Getting it to work well at room temperature will require more work and new kinds of component, including resonators which absorb energy and recover it, providing the “regenerative brakes” that decomputing needs.
“The energy required for data processing is never going to be zero,” said Frank. “No system is perfectly efficient. We don’t yet know the fundamental limits to how small the losses can become. More generally, we don’t know the fundamental limits to reversible technologies.”
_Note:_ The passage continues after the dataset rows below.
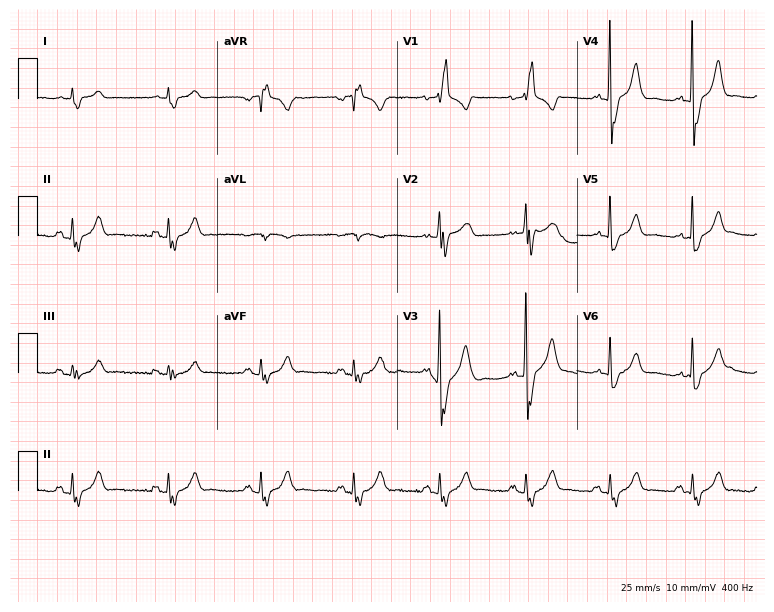
Standard 12-lead ECG recorded from a male patient, 63 years old (7.3-second recording at 400 Hz). The tracing shows right bundle branch block (RBBB).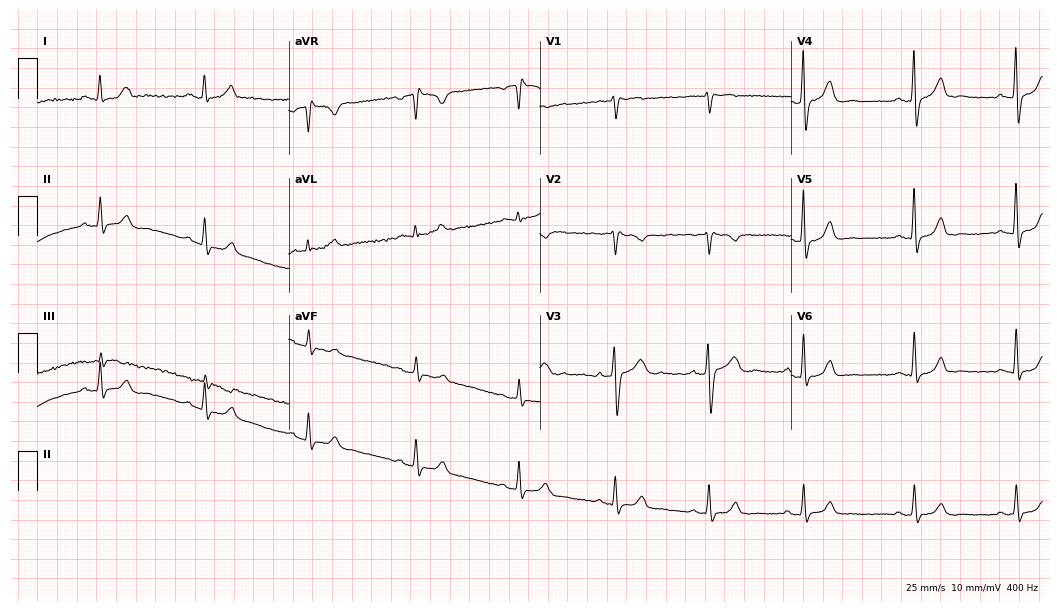
12-lead ECG (10.2-second recording at 400 Hz) from a male patient, 47 years old. Screened for six findings — first-degree AV block, right bundle branch block, left bundle branch block, sinus bradycardia, atrial fibrillation, sinus tachycardia — none is recorded. Findings outside these six are not listed.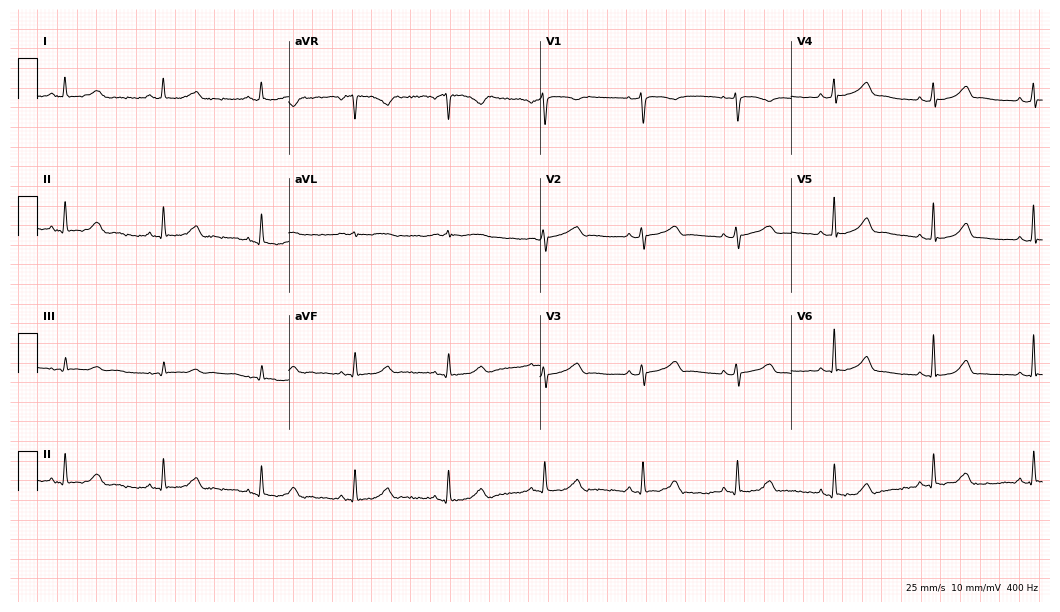
Electrocardiogram (10.2-second recording at 400 Hz), a female, 41 years old. Overall reading on record: normal ECG.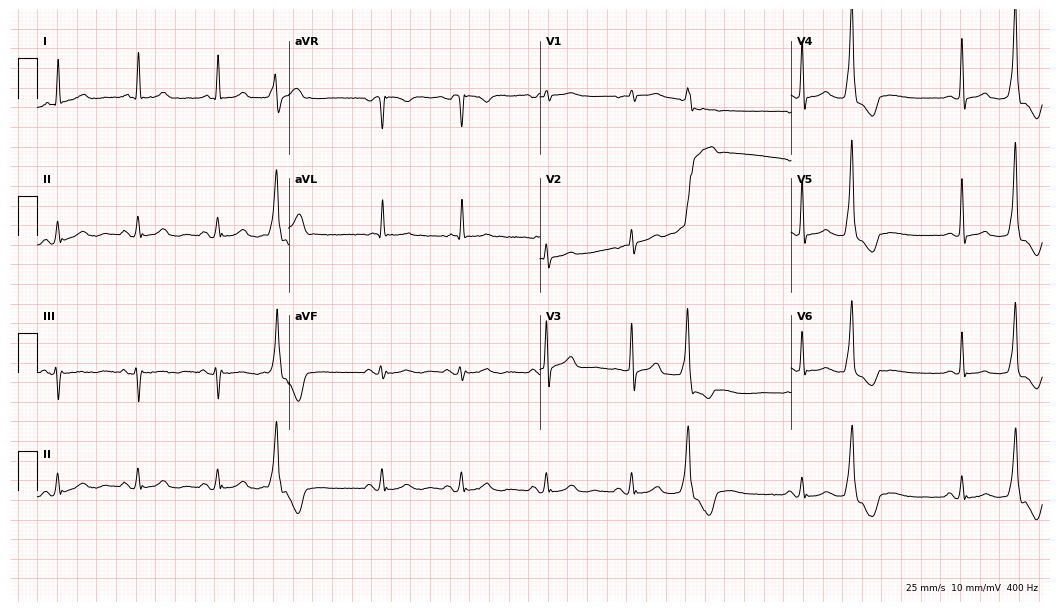
ECG — a 74-year-old woman. Screened for six findings — first-degree AV block, right bundle branch block, left bundle branch block, sinus bradycardia, atrial fibrillation, sinus tachycardia — none is recorded.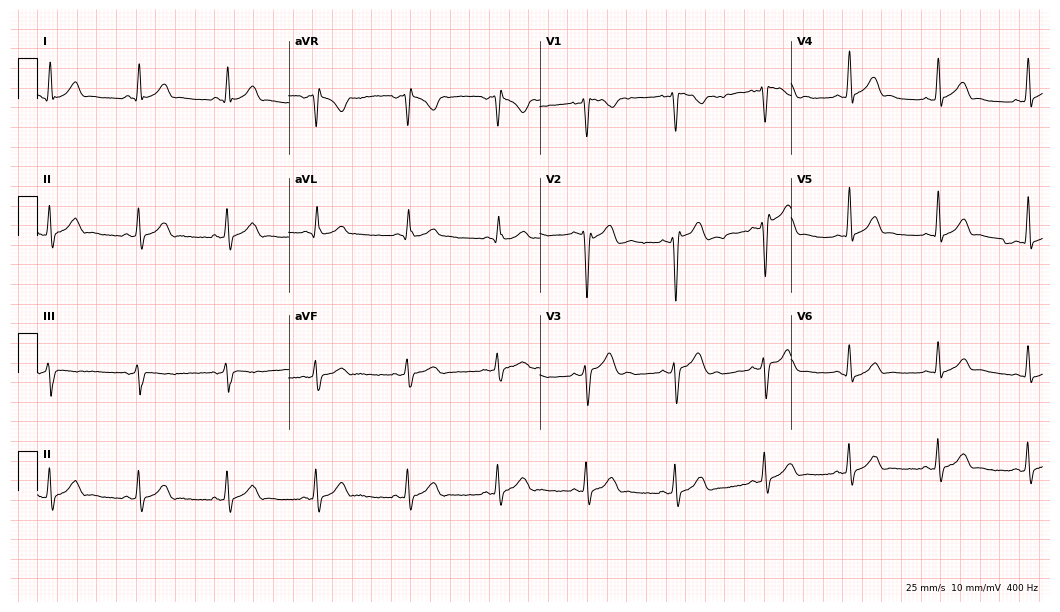
12-lead ECG from a 25-year-old male. No first-degree AV block, right bundle branch block, left bundle branch block, sinus bradycardia, atrial fibrillation or sinus tachycardia recorded for this tracing.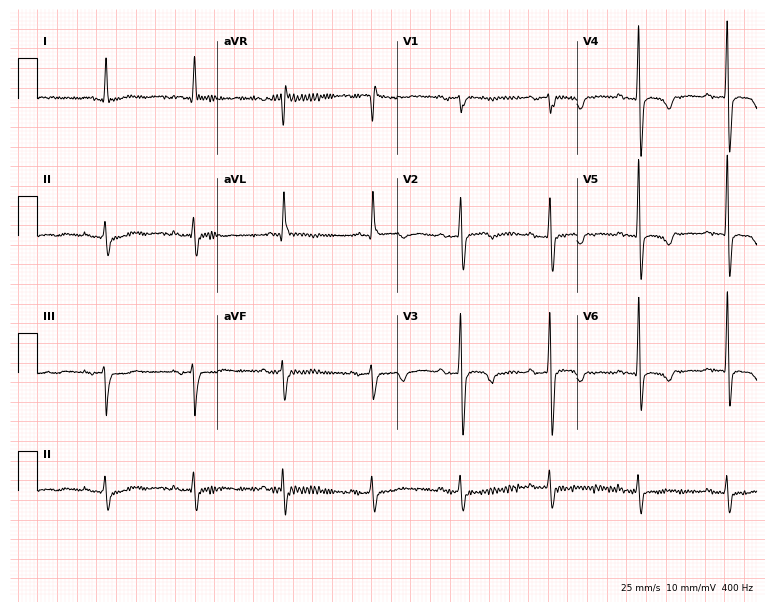
12-lead ECG from a male patient, 74 years old. Screened for six findings — first-degree AV block, right bundle branch block, left bundle branch block, sinus bradycardia, atrial fibrillation, sinus tachycardia — none is recorded. Only these six findings were labelled.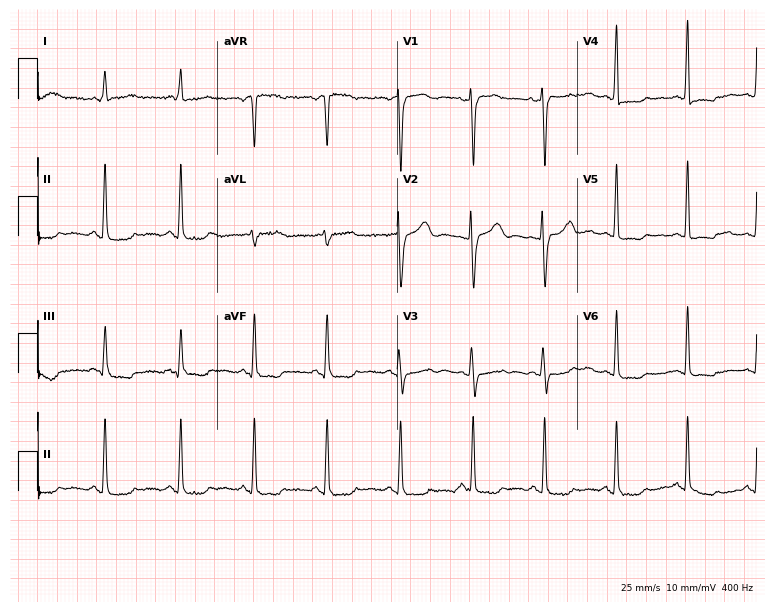
12-lead ECG from a 58-year-old female patient. No first-degree AV block, right bundle branch block (RBBB), left bundle branch block (LBBB), sinus bradycardia, atrial fibrillation (AF) or sinus tachycardia recorded for this tracing. Only these six findings were labelled.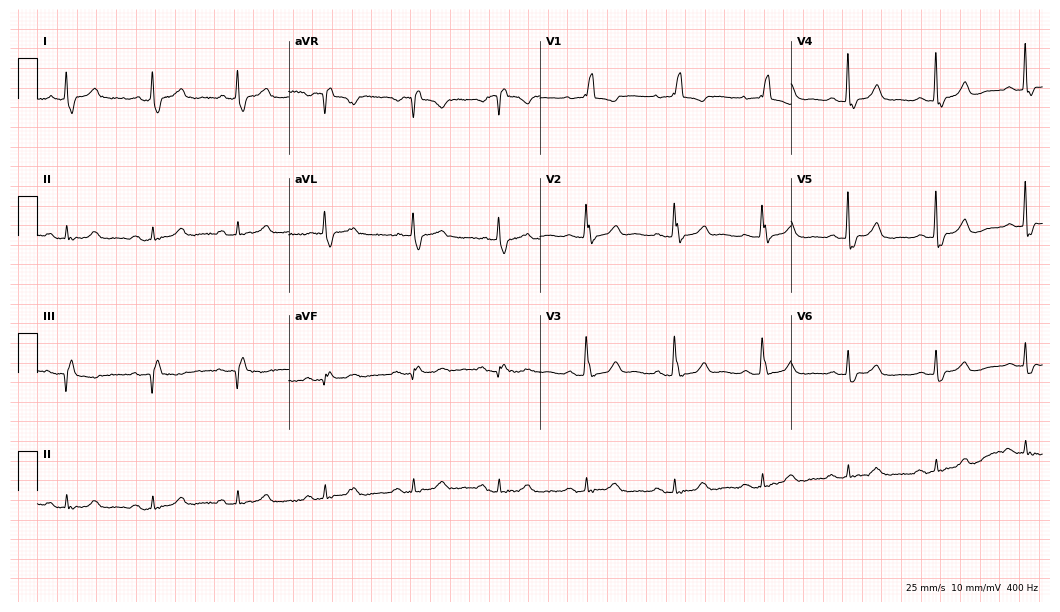
ECG (10.2-second recording at 400 Hz) — a female patient, 73 years old. Findings include right bundle branch block.

Frank’s group is starting to get funding, and access to fabs for custom chips, but it’s slow: “We need more engineers working on these kinds of ideas. We have the funding to make test chips. It’s possible to make these through commercial foundries, too. That’s another avenue we can pursue.”
However it happens, we know that something like this is needed, as classical CMOS approaches the end of its useful development. “We’re getting closer to the point where you can’t go further.” said Summers. “Will the semiconductor industry stagnate, and people lose interest in it? Or will it do other things?”
Frank and Summers agree that in the next ten years or so there will be a gap between the end of CMOS and whatever the next technology is. “No one knows what will fill that gap at this point,” said Frank. “A wide variety of things are being investigated. There’s no clear winner. I would not be surprised if there’s a period of stagnation. It takes quite a while - about ten years - for a technology to go from working in the lab to mass production.”